Question: Does our landlord need to give us a few days notice if he brings people over to look at our apartment, or can he just call last minute and say, “By the way, I’m showing the place in less than an hour?”
The landlord has to give you “reasonable” notice — in writing — before entering your apartment to show it to a new tenant. The written notice must include the date, approximate time and purpose of the entry. Twenty-four hours is usually “reasonable,” unless there’s evidence to the contrary. He should enter only during normal business hours — no 4:00 a.m. surprise visits.
A landlord can’t abuse his right of access or use it to harass or repeatedly disturb the tenants, according to California Civil Code Section 1954(c). He can’t keep intentionally violating these access rules to influence you to move out, either. If you can show a court that he’s repeatedly entering your apartment to harass you or influence you to move out, you can sue the landlord in small claims court for $2,000 for each violation.

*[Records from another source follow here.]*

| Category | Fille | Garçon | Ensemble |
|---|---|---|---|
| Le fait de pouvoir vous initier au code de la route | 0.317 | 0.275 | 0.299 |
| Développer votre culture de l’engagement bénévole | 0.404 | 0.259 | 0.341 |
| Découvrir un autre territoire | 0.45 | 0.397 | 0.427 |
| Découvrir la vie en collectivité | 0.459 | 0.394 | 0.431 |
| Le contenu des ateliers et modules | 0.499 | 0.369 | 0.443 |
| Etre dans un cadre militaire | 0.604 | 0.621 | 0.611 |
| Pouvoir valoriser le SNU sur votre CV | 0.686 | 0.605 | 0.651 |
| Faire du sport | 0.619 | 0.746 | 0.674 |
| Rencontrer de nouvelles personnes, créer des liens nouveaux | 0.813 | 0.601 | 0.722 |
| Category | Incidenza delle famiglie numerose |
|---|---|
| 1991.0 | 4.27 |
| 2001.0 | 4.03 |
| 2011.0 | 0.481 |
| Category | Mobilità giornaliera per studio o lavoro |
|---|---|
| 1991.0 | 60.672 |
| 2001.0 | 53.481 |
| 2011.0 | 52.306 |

Question: My lease ended on Jan. 1. My landlord is refusing to return my security deposit. He says I need to collect it from the new tenant who’s replacing me. I don’t want to have to deal with whoever the new person is. Can the landlord make me do this?
Answer: No, your landlord can’t make you chase after the new tenants for the security deposit. That’s illegal.

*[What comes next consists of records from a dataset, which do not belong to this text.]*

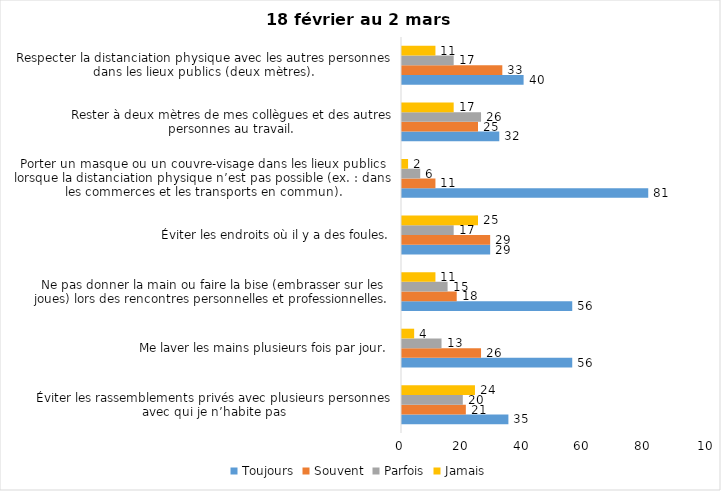
| Category | Toujours | Souvent | Parfois | Jamais |
|---|---|---|---|---|
| Éviter les rassemblements privés avec plusieurs personnes avec qui je n’habite pas | 35 | 21 | 20 | 24 |
| Me laver les mains plusieurs fois par jour. | 56 | 26 | 13 | 4 |
| Ne pas donner la main ou faire la bise (embrasser sur les joues) lors des rencontres personnelles et professionnelles. | 56 | 18 | 15 | 11 |
| Éviter les endroits où il y a des foules. | 29 | 29 | 17 | 25 |
| Porter un masque ou un couvre-visage dans les lieux publics lorsque la distanciation physique n’est pas possible (ex. : dans les commerces et les transports en commun). | 81 | 11 | 6 | 2 |
| Rester à deux mètres de mes collègues et des autres personnes au travail. | 32 | 25 | 26 | 17 |
| Respecter la distanciation physique avec les autres personnes dans les lieux publics (deux mètres). | 40 | 33 | 17 | 11 |

Within 21 days of you vacating the apartment, the landlord must refund your security deposit — to you. If he doesn’t, or he refunds only part of it, he has to tell you why he did that. He needs to mail or personally hand to you an itemized list of the amounts of any deductions and the reasons for the deductions. He should also include copies of documents showing the charges incurred to restore the apartment to the condition it was in when you first moved in.

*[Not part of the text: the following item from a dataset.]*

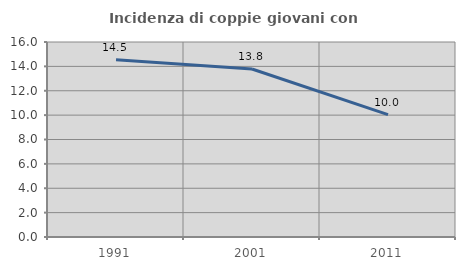
| Category | Incidenza di coppie giovani con figli |
|---|---|
| 1991.0 | 14.538 |
| 2001.0 | 13.787 |
| 2011.0 | 10.039 |

The portion of the security deposit that wasn’t necessary to return the apartment to its original condition must be returned to you by the landlord.
Why can’t the landlord tell you to get this from the new tenant?
Because you don’t have a contract with the new tenant. You’ve probably never met the new tenant. The new tenant has no idea how clean the apartment was when you first moved in, so he has no way of refunding you the correct amount.
Question: It costs 50 cents to use a credit card at the coffee shop near my house. Arco charges 50 cents to use a debit card, but refuses to take credit cards. Mishka’s says they’re offering a “cash discount” that disappears when I use a credit card. Are these things legal?
Answer: Mishka’s, yes. Unnamed coffee shop, no. Arco, yes.
Debit fees are okay, but credit card fees are not.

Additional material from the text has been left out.